*Excerpted records*
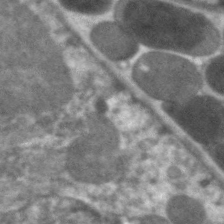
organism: C. elegans
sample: Pharynx
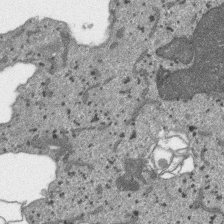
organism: Human
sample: Lung epithelial cells infected with SARS-CoV-2
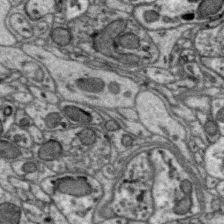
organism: Zebra finch
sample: Brain
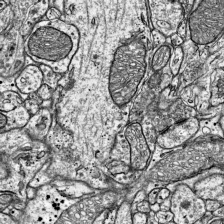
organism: Mouse
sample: Visual Cortex
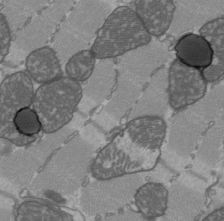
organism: C57BL Mouse
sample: Heart
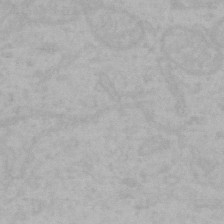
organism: Mouse
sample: Choroid plexus
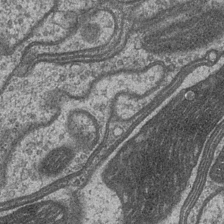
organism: Drosophila
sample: Optic medulla
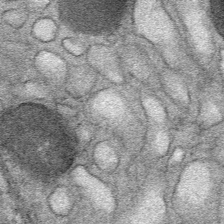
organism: Mouse
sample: Mouse Salivary gland
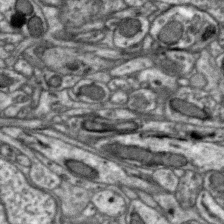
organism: Zebra finch
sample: Brain
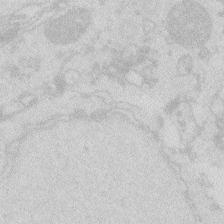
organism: Zebrafish
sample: Macrophage

*Task objective*
Starting at the line that contains "sample: Visual Cortex", transcribe each line through the last one of the entries above, exactly and without pictures.

*Answer to the problem*
sample: Visual Cortex
organism: C57BL Mouse
sample: Heart
organism: Mouse
sample: Choroid plexus
organism: Drosophila
sample: Optic medulla
organism: Mouse
sample: Mouse Salivary gland
organism: Zebra finch
sample: Brain
organism: Zebrafish
sample: Macrophage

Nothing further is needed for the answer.